**Problem to solve**
Word for word, the data below must be repeated in full; no picture is to be included.

[Source data]
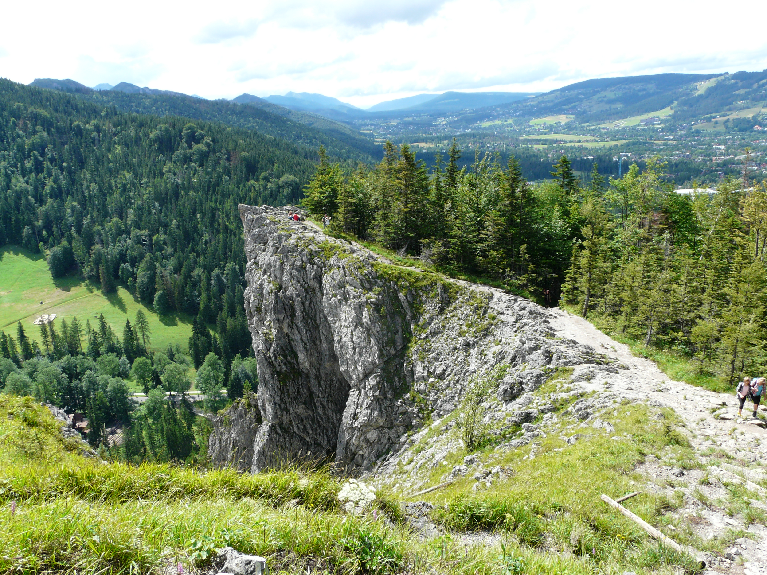 Droga na i widoki z Kużnic na Nosala, Tatry.
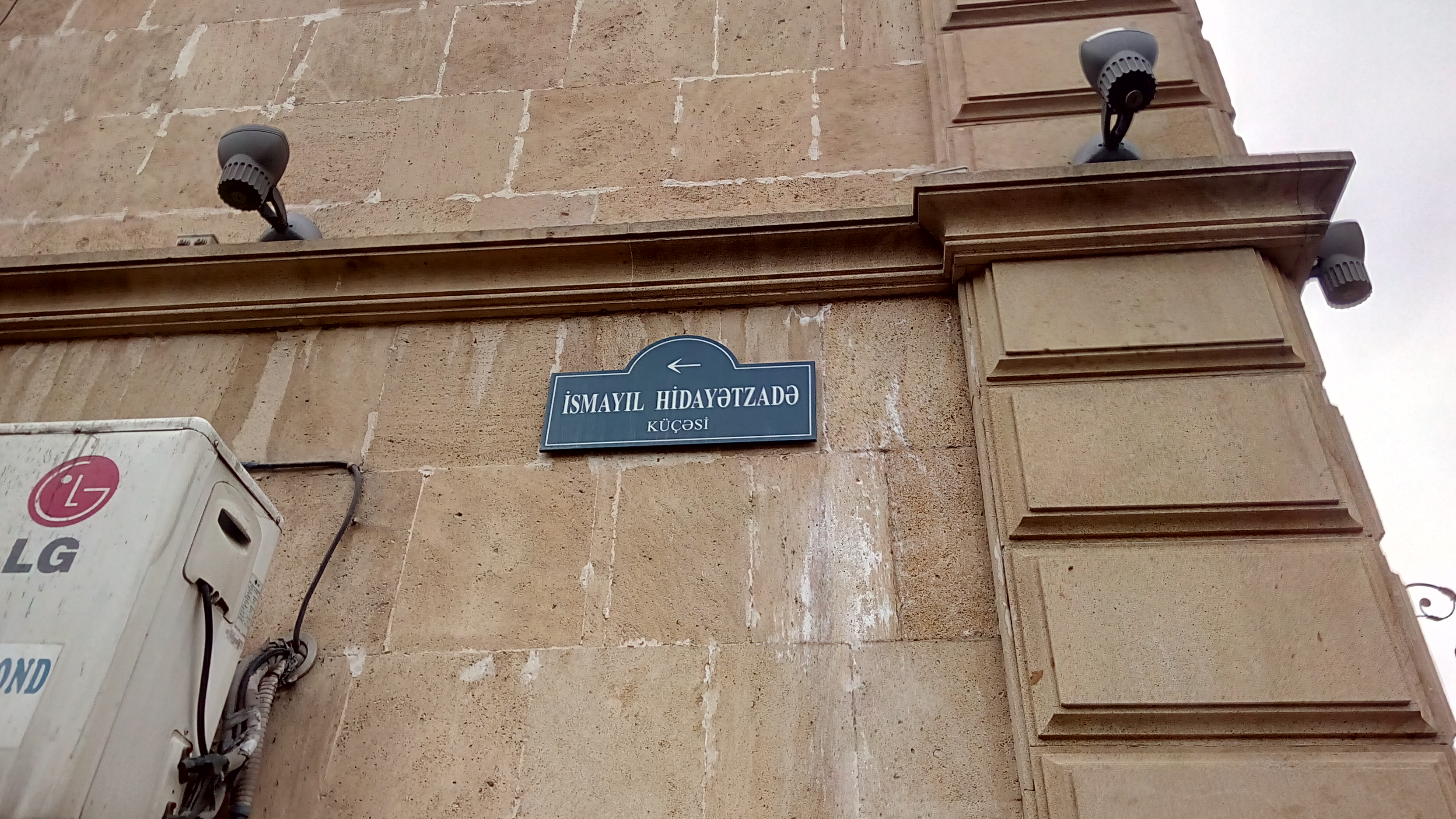 Bakı, İsmayıl Hidayətzadə küçəsi
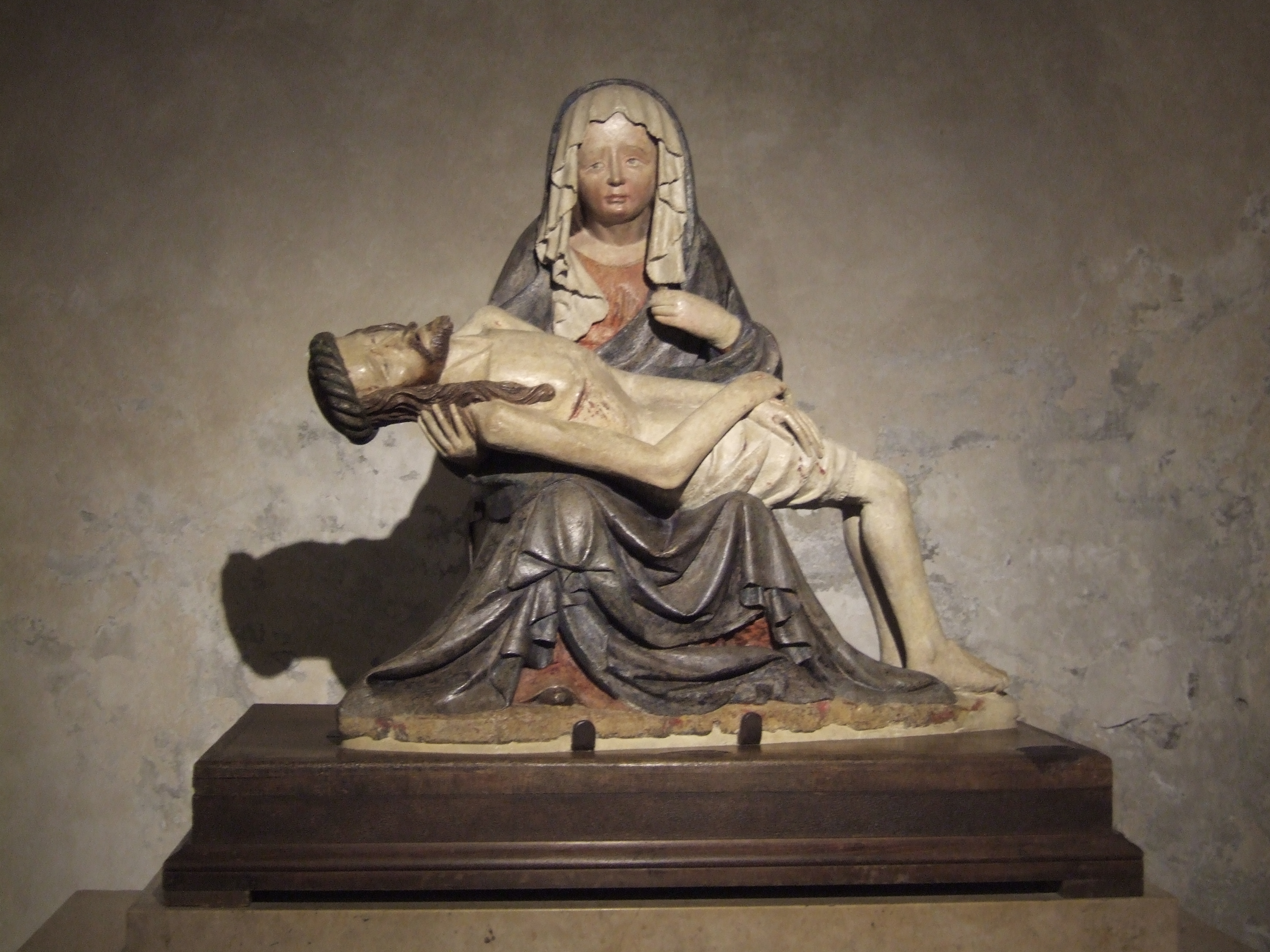 Abbazia di Sesto al Reghena - Vesperbild
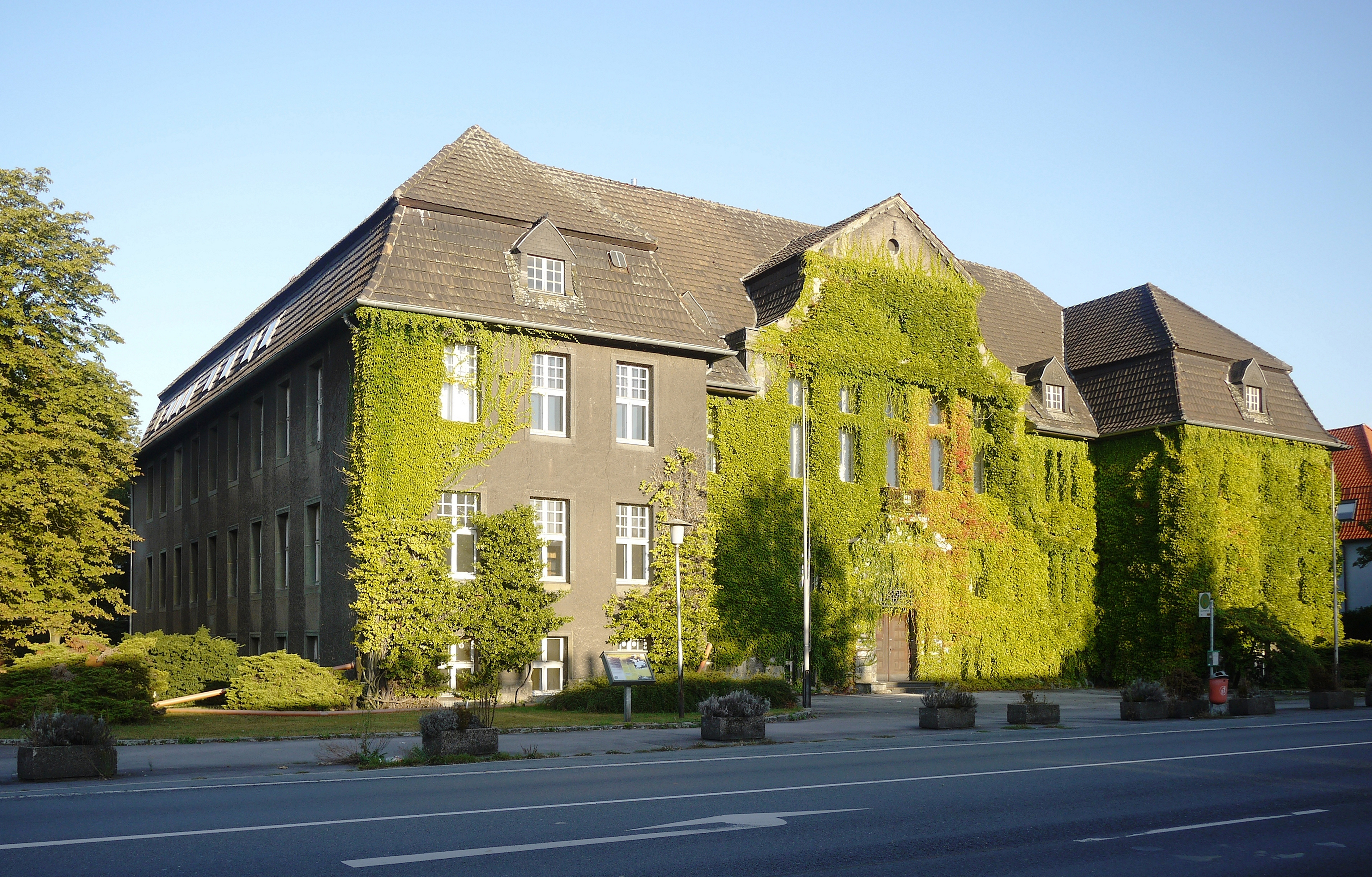 Rathaus der ehemaligen Gemeinde Rheinkamp, seit 1975 zu Moers gehörig, denkmalgeschützt
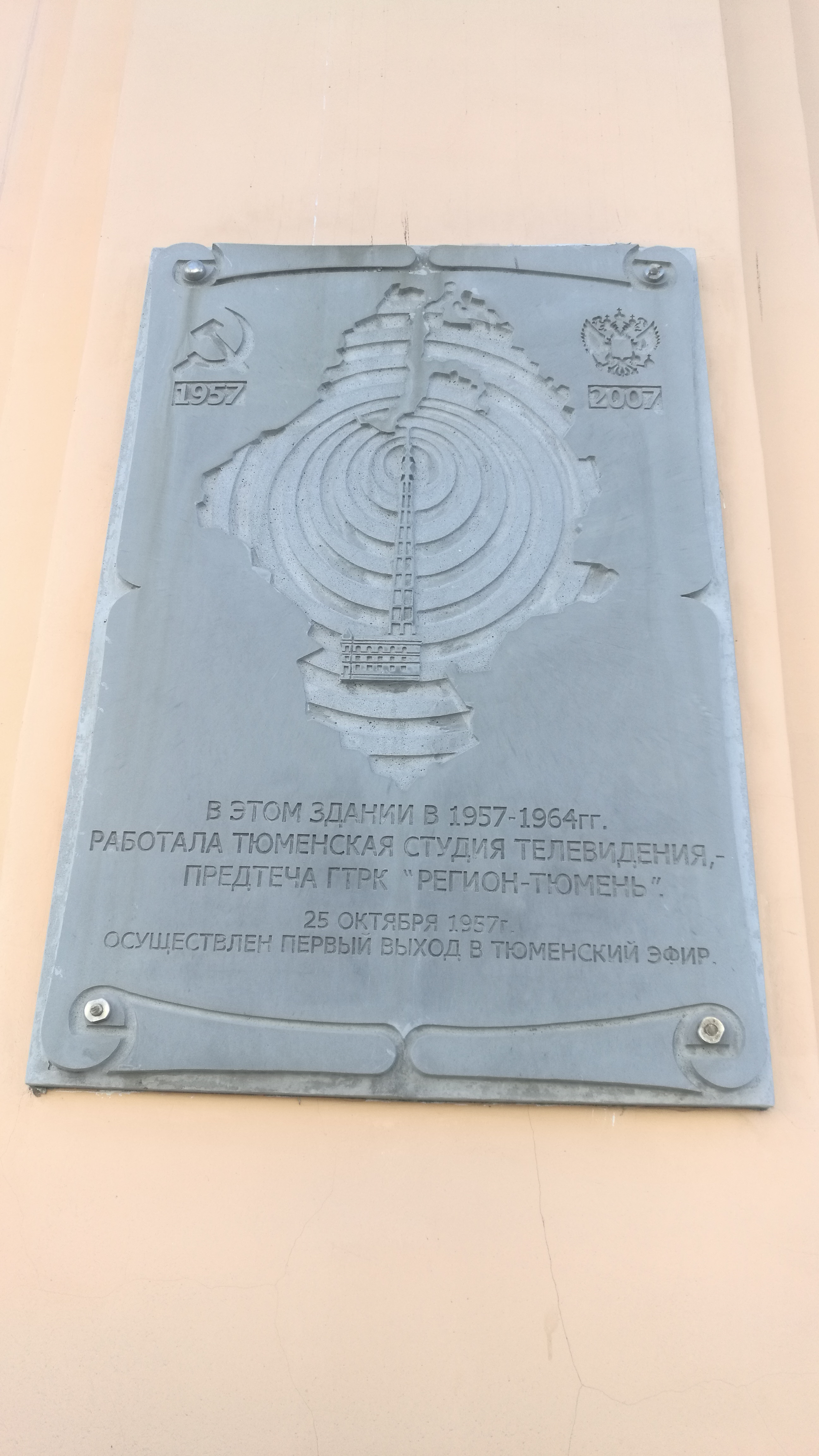 La Ĉefpoŝtejo. Tjumeno, Rusio.
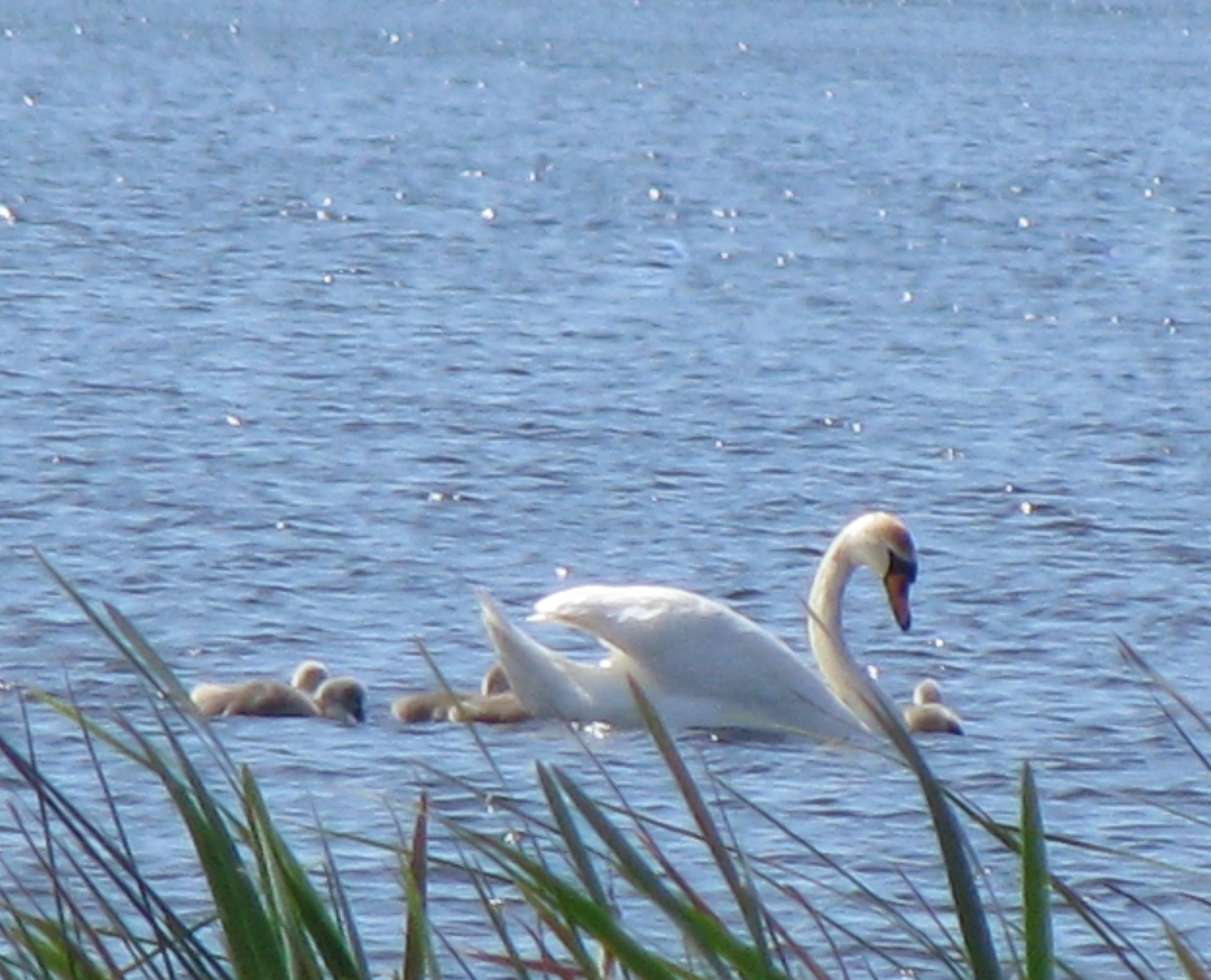 Kühmnokk-luiged Piirissaarel
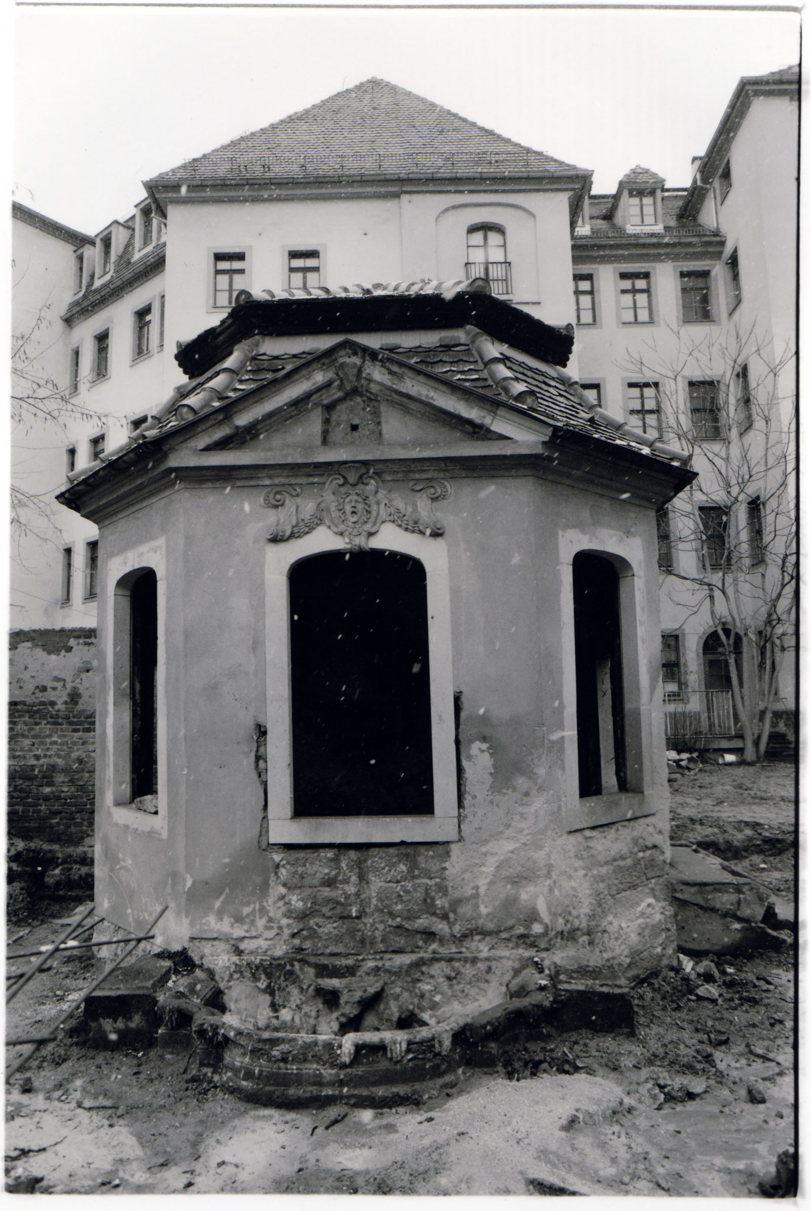 Pavillon

**Finished exercise**
 Droga na i widoki z Kużnic na Nosala, Tatry.
 Bakı, İsmayıl Hidayətzadə küçəsi
 Abbazia di Sesto al Reghena - Vesperbild
 Rathaus der ehemaligen Gemeinde Rheinkamp, seit 1975 zu Moers gehörig, denkmalgeschützt
 La Ĉefpoŝtejo. Tjumeno, Rusio.
 Kühmnokk-luiged Piirissaarel
 Pavillon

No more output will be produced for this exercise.